What this task involves:
Copy, please, the line with "sample: Salivary granule" and each line that follows it through the end of the data below, exactly as given and without pictures.

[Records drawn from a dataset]
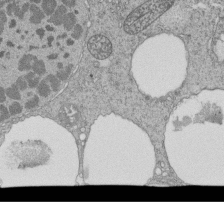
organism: Tetrahymena
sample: Cilia in tetrahymena
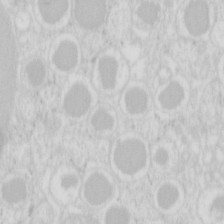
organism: Mouse
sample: Pancreas
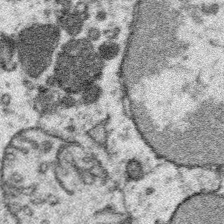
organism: Platynereis dumerilii
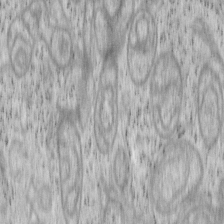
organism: Human
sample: HeLa cells
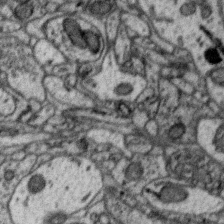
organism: Zebra finch
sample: Brain
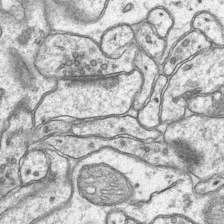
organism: Mouse
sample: CA1 Hippocampus
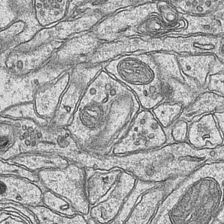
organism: Mouse
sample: CA1 Hippocampus
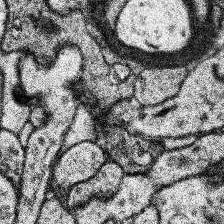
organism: Human
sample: Temporal Lobe
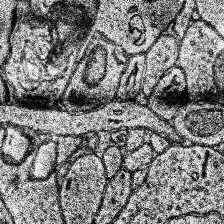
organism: Human
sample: Temporal Lobe
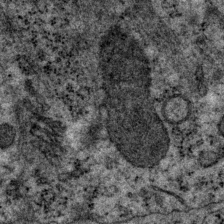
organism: P. pacificus
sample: Pharynx
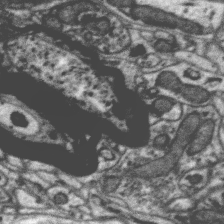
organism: Zebra finch
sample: Brain
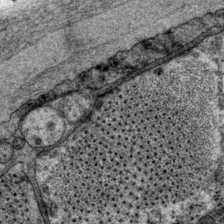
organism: P. pacificus
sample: Pharynx
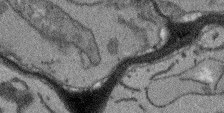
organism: Arabidopsis thaliana
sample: Root tip
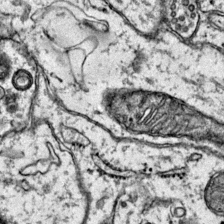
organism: Mouse
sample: Primary visual cortex
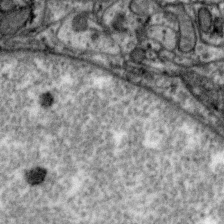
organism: Zebra finch
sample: Brain
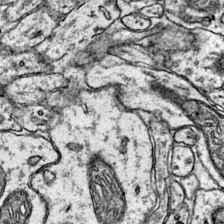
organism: Mouse
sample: Primary visual cortex
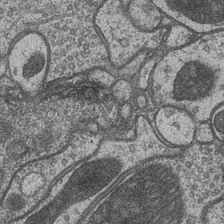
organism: Drosophila
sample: Optic medulla
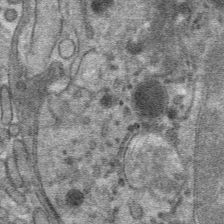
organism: Mouse
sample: Mouse hepatocytes
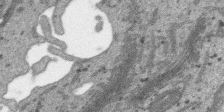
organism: Human
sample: Lung epithelial cells infected with SARS-CoV-2
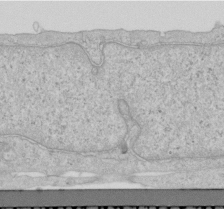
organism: Human
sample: Centriole in RPE cells
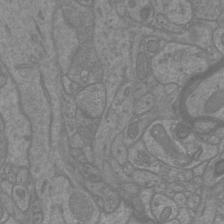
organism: Mouse
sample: Cortical neurons
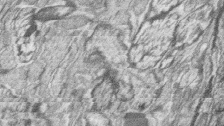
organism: Zebrafish
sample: synaptic ribbons in rod cells and cone cells
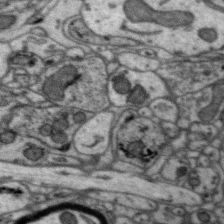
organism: Zebra finch
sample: Brain
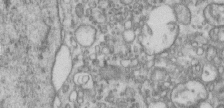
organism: Human
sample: Centriole in RPE cells
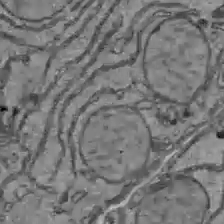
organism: C57BL Mouse
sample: Liver
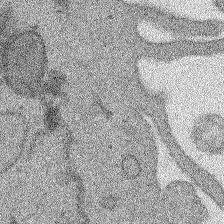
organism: Human
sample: HeLa cells
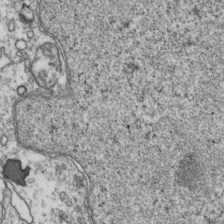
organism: Human
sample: Activated Jurkat CD4+ T cells
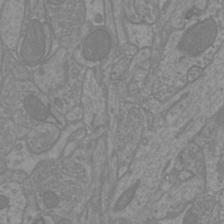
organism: Mouse
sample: Cortical neurons
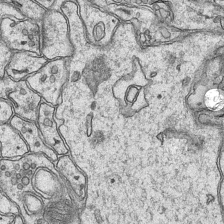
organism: Mouse
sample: CA1 Hippocampus
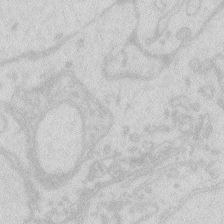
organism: Zebrafish
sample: Macrophage
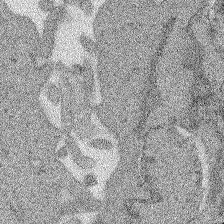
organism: Human
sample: HeLa cells
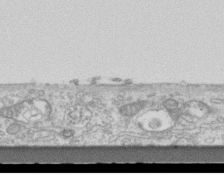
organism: Mouse
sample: Centriole in ependymal cells
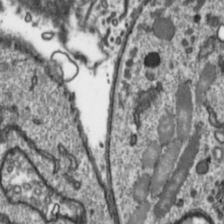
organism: Toxoplasma gondii
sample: Parasites in a vacuole inside a host cell
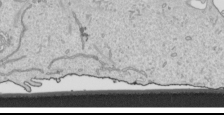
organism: Human
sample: Mitochondria in HCT116 cells
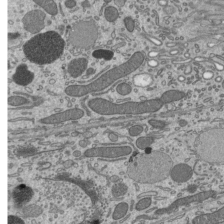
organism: Mouse
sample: Mouse epididymis efferent ductule cilia
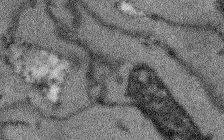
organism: Arabidopsis thaliana
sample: Root tip
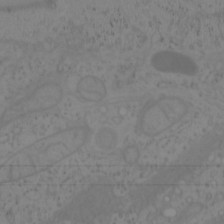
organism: Human
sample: HeLa cells
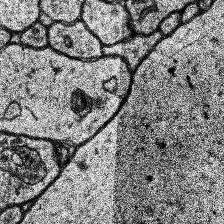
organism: Human
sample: Temporal Lobe
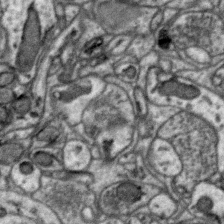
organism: Zebra finch
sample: Brain
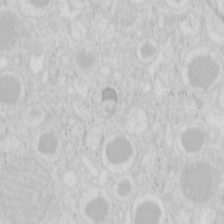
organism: Mouse
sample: Pancreas
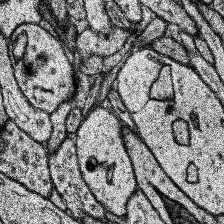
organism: Human
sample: Temporal Lobe
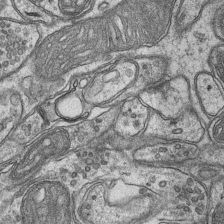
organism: Mouse
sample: CA1 Hippocampus
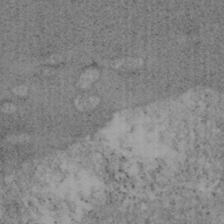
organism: Mouse
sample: OT-I killer T cells with ID8 ovarian cancer cells
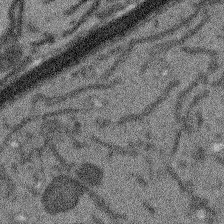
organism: Arabidopsis thaliana
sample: Root tip
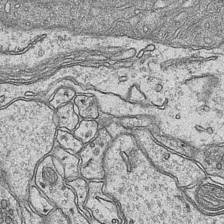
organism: Mouse
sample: CA1 Hippocampus
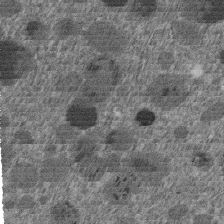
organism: C. elegans
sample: C. elegans embryo early stage
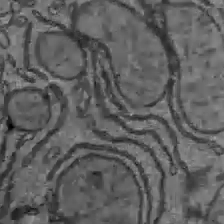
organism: C57BL Mouse
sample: Liver
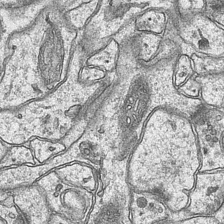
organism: Mouse
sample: CA1 Hippocampus
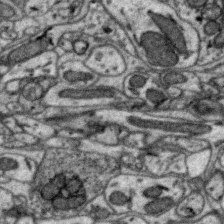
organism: Zebra finch
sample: Brain
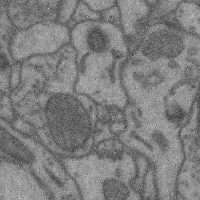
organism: Mouse
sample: Cerebral cortex
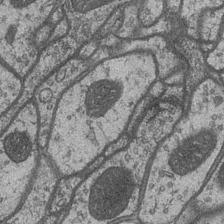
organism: Drosophila
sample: Optic medulla
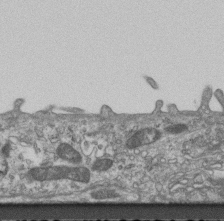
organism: Mouse
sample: Centriole in ependymal cells
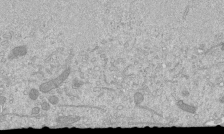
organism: Mouse
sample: ED-1 cell nuclei; centrioles
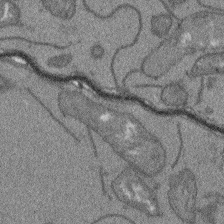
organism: Arabidopsis thaliana
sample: Root tip
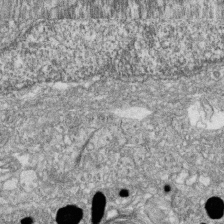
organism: Zebrafish
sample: Cilia; retinal pigment epithelium
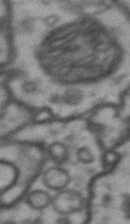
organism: Drosophila
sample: Brain
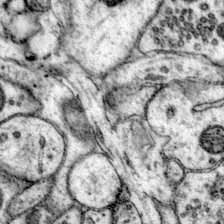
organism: Mouse
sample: Primary visual cortex
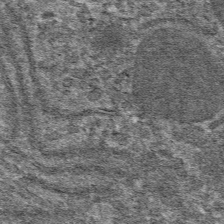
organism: Mouse
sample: Mouse hepatocytes
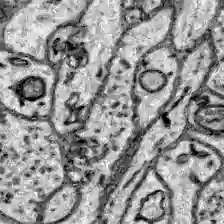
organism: Zebrafish
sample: Brain
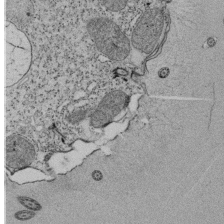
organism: Tetrahymena
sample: Cilia in tetrahymena
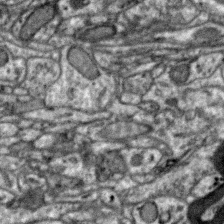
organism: Zebra finch
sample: Brain
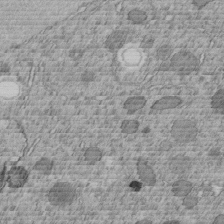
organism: C. elegans
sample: C. elegans embryo early stage
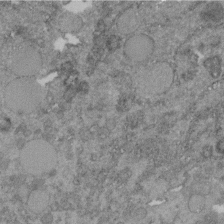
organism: C. elegans
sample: C. elegans embryo early stage
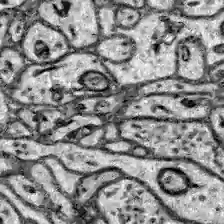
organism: Zebrafish
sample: Brain
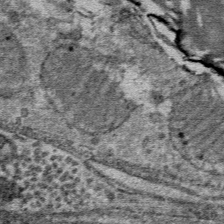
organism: Mouse
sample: Mouse Salivary gland
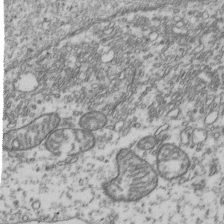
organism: Human
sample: Activated Jurkat CD4+ T cells
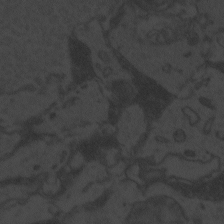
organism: Zebrafish
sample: Macrophage infected with Toxoplasma gondii
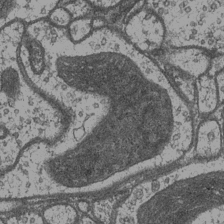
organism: Drosophila
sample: Optic medulla
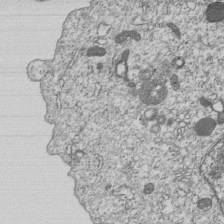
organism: Human
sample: MDA-MB-231 cells
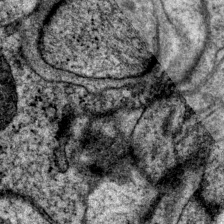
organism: P. pacificus
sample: Pharynx
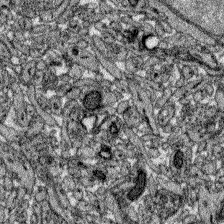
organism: Zebrafish
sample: Larval olfactory bulb
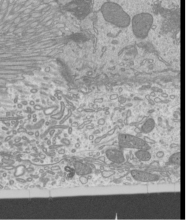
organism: Mouse
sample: Cilia; mouse epididymis
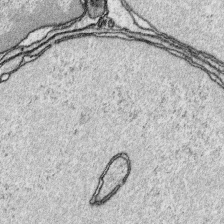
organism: Platynereis dumerilii
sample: Parapodia
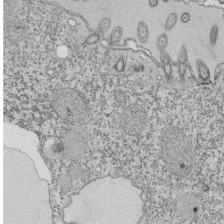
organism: Tetrahymena
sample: Cilia in tetrahymena
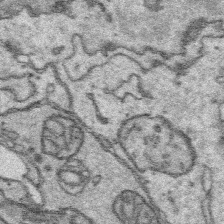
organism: Platynereis dumerilii
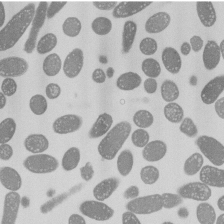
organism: E. coli
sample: Bacterial nucleoid
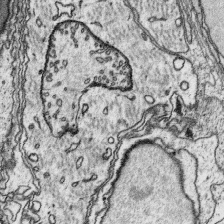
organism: Platynereis dumerilii
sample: Parapodia
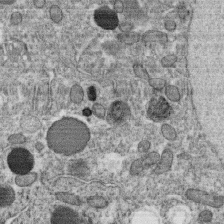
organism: C. elegans
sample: C. elegans oocyte; sperm cells
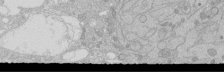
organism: Human
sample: Caco-2 cells
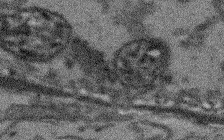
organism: Arabidopsis thaliana
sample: Root tip
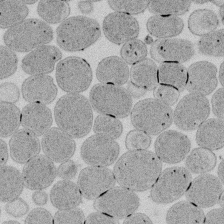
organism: E. coli
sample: Bacterial nucleoid
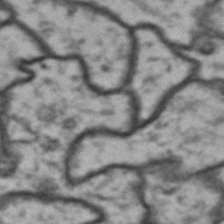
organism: Drosophila
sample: Brain
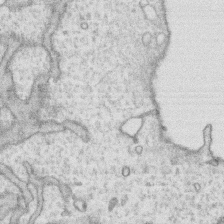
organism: Human
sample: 1205lu cells
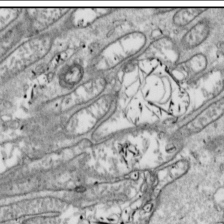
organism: Drosophila
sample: Cell division; meiosis; drosophila spermatocytes
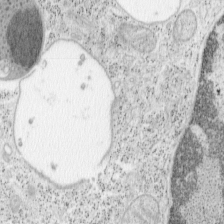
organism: Mouse
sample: OT-I killer T cells with ID8 ovarian cancer cells
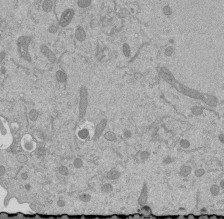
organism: Mouse
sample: ED-1 cell nuclei; centrioles
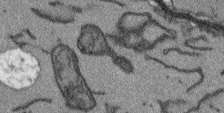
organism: Arabidopsis thaliana
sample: Root tip
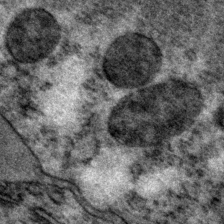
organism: P. pacificus
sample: Pharynx
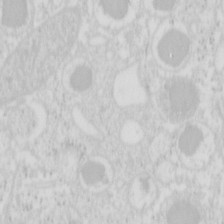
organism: Mouse
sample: Pancreas
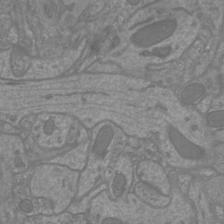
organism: Mouse
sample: Cortical neurons
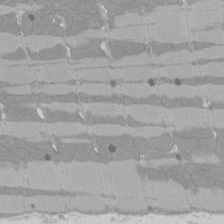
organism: Rat
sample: Left ventricle
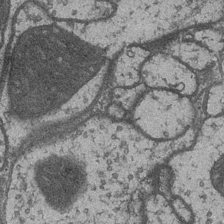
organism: Drosophila
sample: Optic medulla
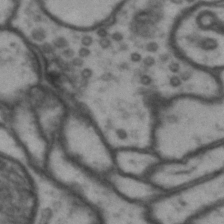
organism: Drosophila
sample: Brain
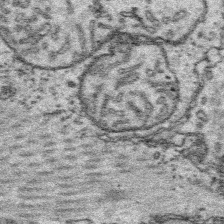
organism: Platynereis dumerilii
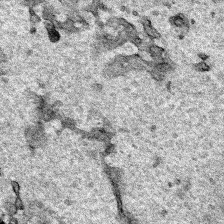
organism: Human
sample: Mitochondria in HCT116 cells
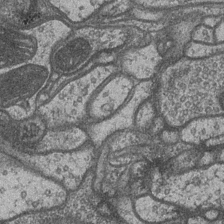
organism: Drosophila
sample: Optic medulla
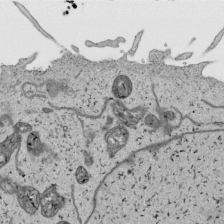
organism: Human
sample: Mitochondria in HCT116 cells
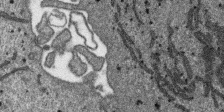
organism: Human
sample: Lung epithelial cells infected with SARS-CoV-2
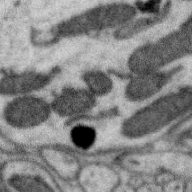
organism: Zebra finch
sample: Brain
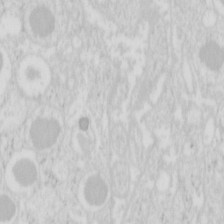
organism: Mouse
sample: Pancreas
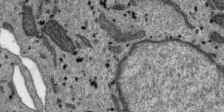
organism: Human
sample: Lung epithelial cells, uninfected (mock) control
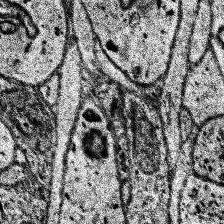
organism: Human
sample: Temporal Lobe
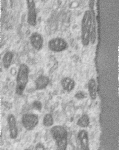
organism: Human
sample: Centriole in RPE cells
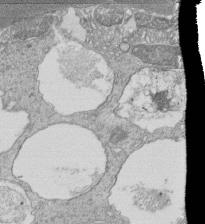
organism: Tetrahymena
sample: Cilia in tetrahymena
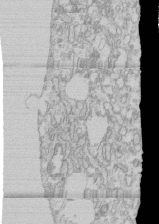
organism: Human
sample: CRL-1474
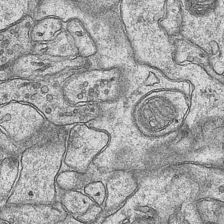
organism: Mouse
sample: CA1 Hippocampus
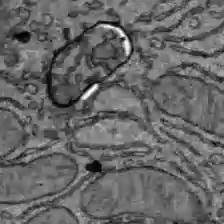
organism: C57BL Mouse
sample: Liver
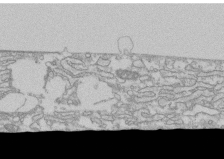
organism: Human
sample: CRL-1474
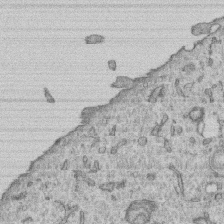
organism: Human
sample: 1205lu cells
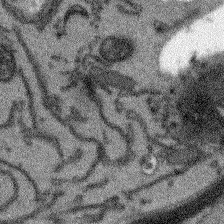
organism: Arabidopsis thaliana
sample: Root tip
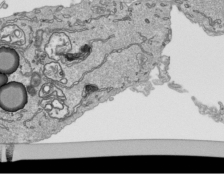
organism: Human
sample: Mitochondria in HCT116 cells
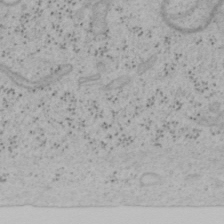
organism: Human
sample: HeLa cells
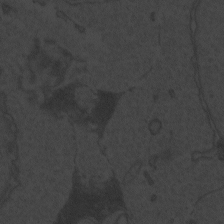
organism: Zebrafish
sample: Macrophage infected with Toxoplasma gondii
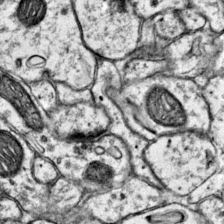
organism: Mouse
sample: Primary visual cortex
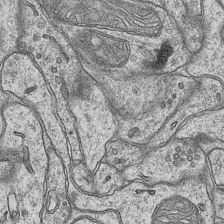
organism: Mouse
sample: CA1 Hippocampus
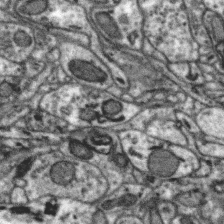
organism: Zebra finch
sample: Brain
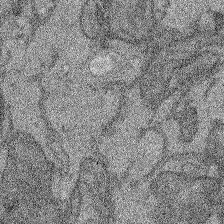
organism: Human
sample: HeLa cells
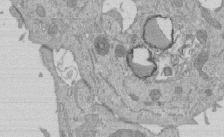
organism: Mouse
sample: ED-1 cell nuclei; centrioles
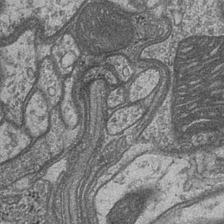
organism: Drosophila
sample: Optic medulla
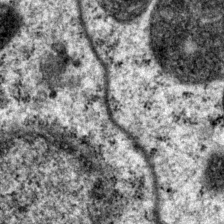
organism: P. pacificus
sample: Pharynx
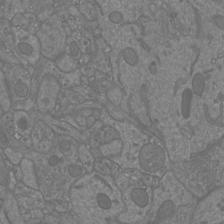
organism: Mouse
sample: Cortical neurons
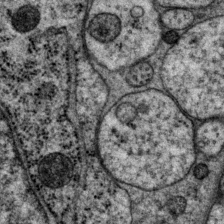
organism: P. pacificus
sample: Pharynx
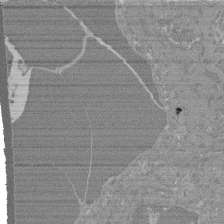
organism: Mouse
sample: Glomerulus
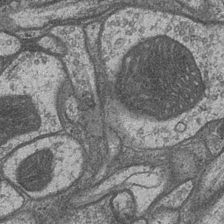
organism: Drosophila
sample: Optic medulla
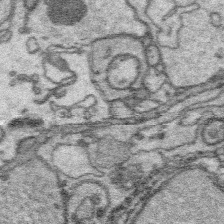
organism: Platynereis dumerilii
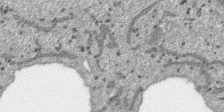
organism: Human
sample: Lung epithelial cells infected with SARS-CoV-2
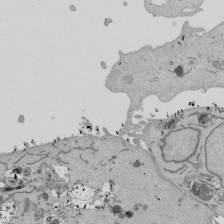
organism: Mouse
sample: ED-1 cell nuclei; centrioles
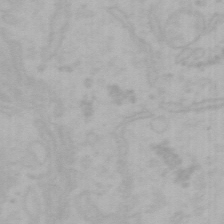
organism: Mouse
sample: Choroid plexus
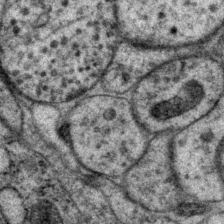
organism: P. pacificus
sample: Pharynx
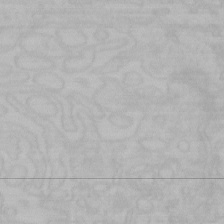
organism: Mouse
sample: Choroid plexus
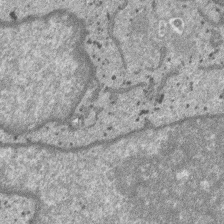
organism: Human
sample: Lung epithelial cells infected with SARS-CoV-2
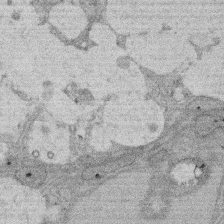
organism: Rat
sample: Salivary granule
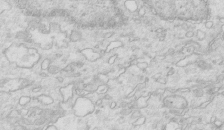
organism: Mouse
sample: Multiciliated cells
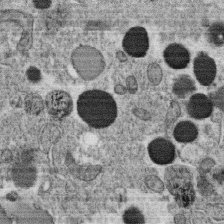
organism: C. elegans
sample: C. elegans oocyte; sperm cells
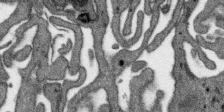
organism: Human
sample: Lung epithelial cells, uninfected (mock) control
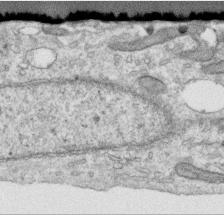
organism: Human
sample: Centriole in RPE cells
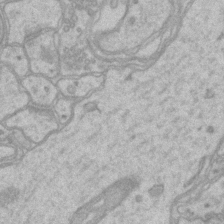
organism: Mouse
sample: CA1 Hippocampus
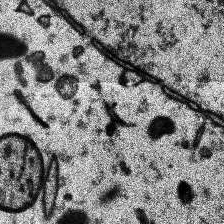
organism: Human
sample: Temporal Lobe
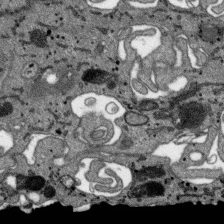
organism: Human
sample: Lung epithelial cells, uninfected (mock) control
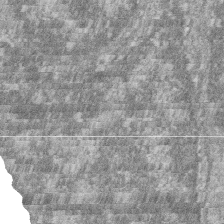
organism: Zebrafish
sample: Cilia; retinal pigment epithelium
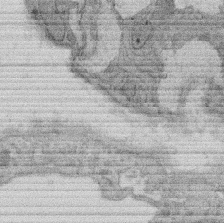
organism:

Exercise response:
sample: Salivary granule
organism: Mouse
sample: Multiciliated cells
organism: C. elegans
sample: C. elegans oocyte; sperm cells
organism: Human
sample: Lung epithelial cells, uninfected (mock) control
organism: Human
sample: Centriole in RPE cells
organism: Mouse
sample: CA1 Hippocampus
organism: Human
sample: Temporal Lobe
organism: Human
sample: Lung epithelial cells, uninfected (mock) control
organism: Zebrafish
sample: Cilia; retinal pigment epithelium
organism:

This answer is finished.